— Work instruction —
Going through the entries, how many lines include the string "cells"? Answer only with the number.

— Stored dataset items —
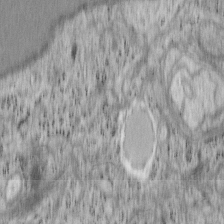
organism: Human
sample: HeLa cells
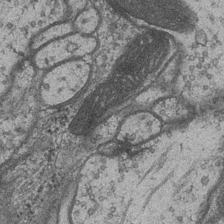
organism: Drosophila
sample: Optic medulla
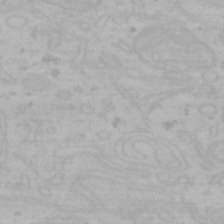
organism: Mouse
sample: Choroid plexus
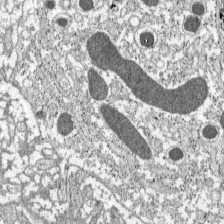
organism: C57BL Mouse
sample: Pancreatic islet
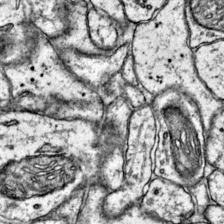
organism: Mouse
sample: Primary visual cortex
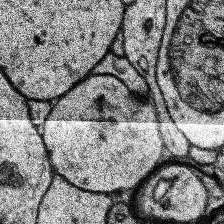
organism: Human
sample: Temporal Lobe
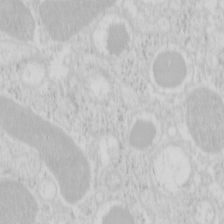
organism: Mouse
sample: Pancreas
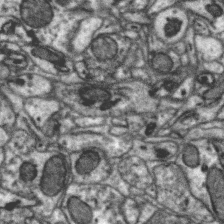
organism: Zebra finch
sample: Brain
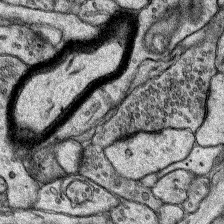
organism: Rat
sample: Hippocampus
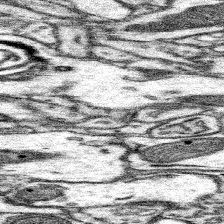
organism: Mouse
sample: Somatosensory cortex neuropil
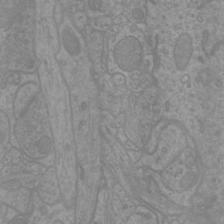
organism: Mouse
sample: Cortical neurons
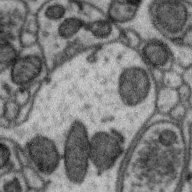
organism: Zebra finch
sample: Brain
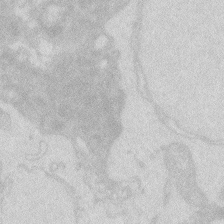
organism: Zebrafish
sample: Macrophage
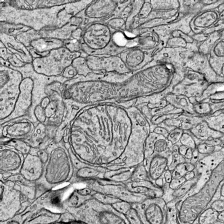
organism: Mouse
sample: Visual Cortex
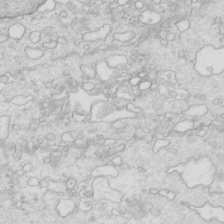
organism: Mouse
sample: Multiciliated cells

* * *

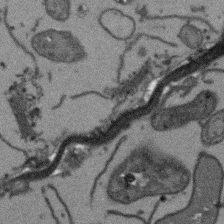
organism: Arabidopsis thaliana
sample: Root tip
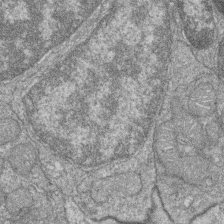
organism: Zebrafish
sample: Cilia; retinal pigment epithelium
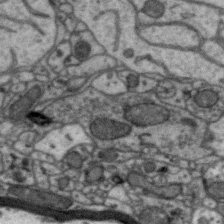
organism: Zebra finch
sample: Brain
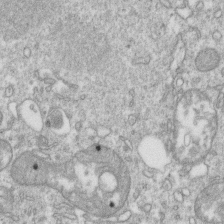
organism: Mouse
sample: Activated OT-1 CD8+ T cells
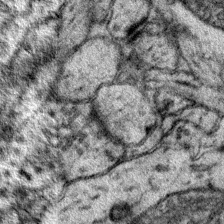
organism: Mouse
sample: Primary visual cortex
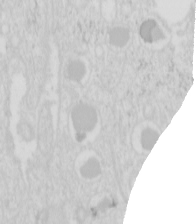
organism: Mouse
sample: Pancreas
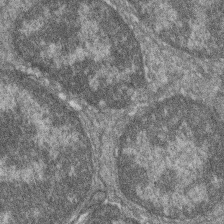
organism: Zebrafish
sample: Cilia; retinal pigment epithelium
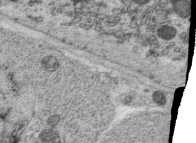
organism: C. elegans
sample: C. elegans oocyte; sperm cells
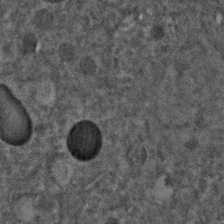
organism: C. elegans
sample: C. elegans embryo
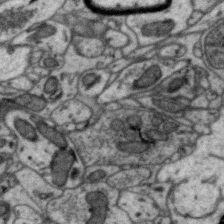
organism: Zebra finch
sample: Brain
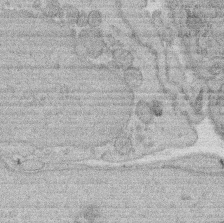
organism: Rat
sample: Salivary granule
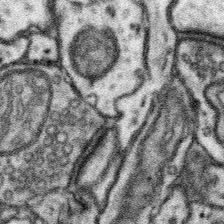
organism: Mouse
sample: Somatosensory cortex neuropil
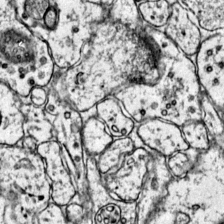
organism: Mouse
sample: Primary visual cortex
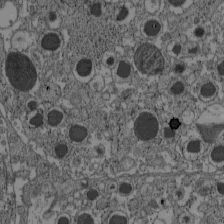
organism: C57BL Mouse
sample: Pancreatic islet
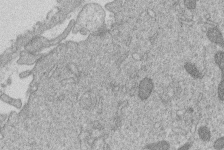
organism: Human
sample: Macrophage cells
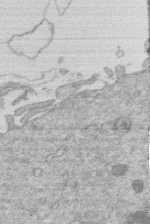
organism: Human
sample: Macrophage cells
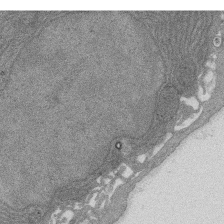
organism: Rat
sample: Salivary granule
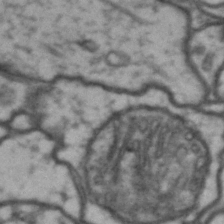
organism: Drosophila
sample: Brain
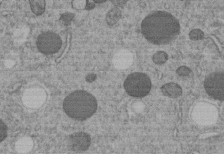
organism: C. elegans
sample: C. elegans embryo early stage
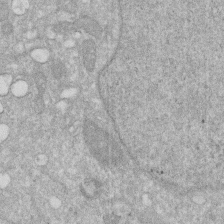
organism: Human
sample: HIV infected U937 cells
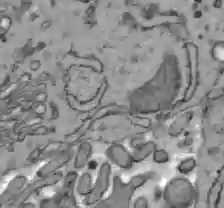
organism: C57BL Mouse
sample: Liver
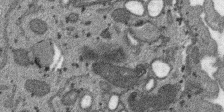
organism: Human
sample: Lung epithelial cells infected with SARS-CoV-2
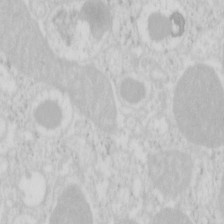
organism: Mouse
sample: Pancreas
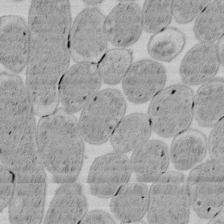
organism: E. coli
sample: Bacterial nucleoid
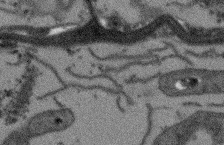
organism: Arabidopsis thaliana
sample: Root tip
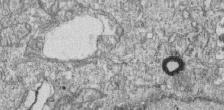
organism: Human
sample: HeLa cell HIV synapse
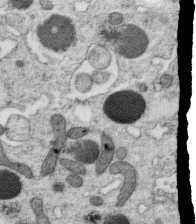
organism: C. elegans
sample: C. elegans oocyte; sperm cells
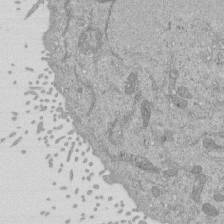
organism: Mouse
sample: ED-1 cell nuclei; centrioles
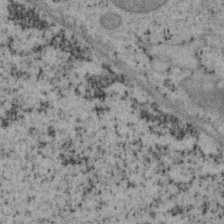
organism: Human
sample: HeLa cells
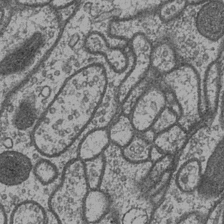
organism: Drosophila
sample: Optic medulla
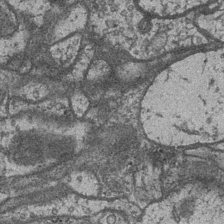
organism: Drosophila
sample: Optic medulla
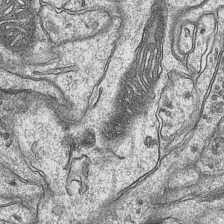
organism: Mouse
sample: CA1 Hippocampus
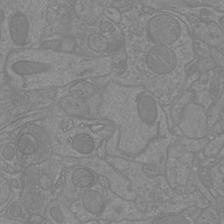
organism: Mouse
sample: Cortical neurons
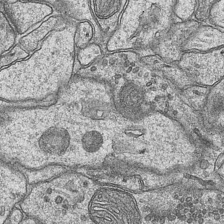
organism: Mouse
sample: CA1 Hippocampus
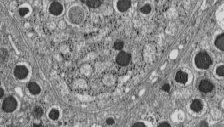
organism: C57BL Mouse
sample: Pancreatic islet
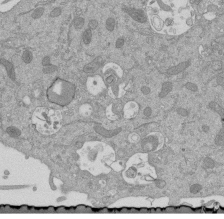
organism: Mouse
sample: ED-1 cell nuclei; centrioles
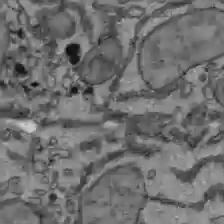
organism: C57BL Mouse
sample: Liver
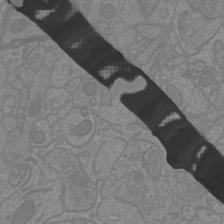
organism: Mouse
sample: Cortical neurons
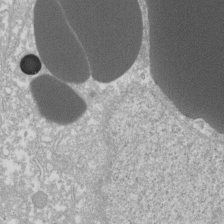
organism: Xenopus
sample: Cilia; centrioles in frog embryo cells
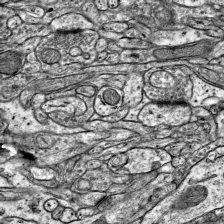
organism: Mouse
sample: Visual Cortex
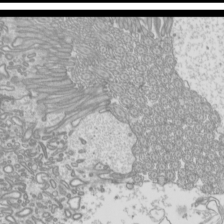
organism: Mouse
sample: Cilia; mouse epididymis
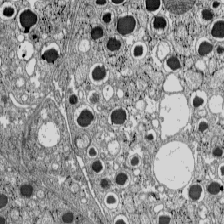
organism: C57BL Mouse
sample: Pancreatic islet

— Solution to the problem —
11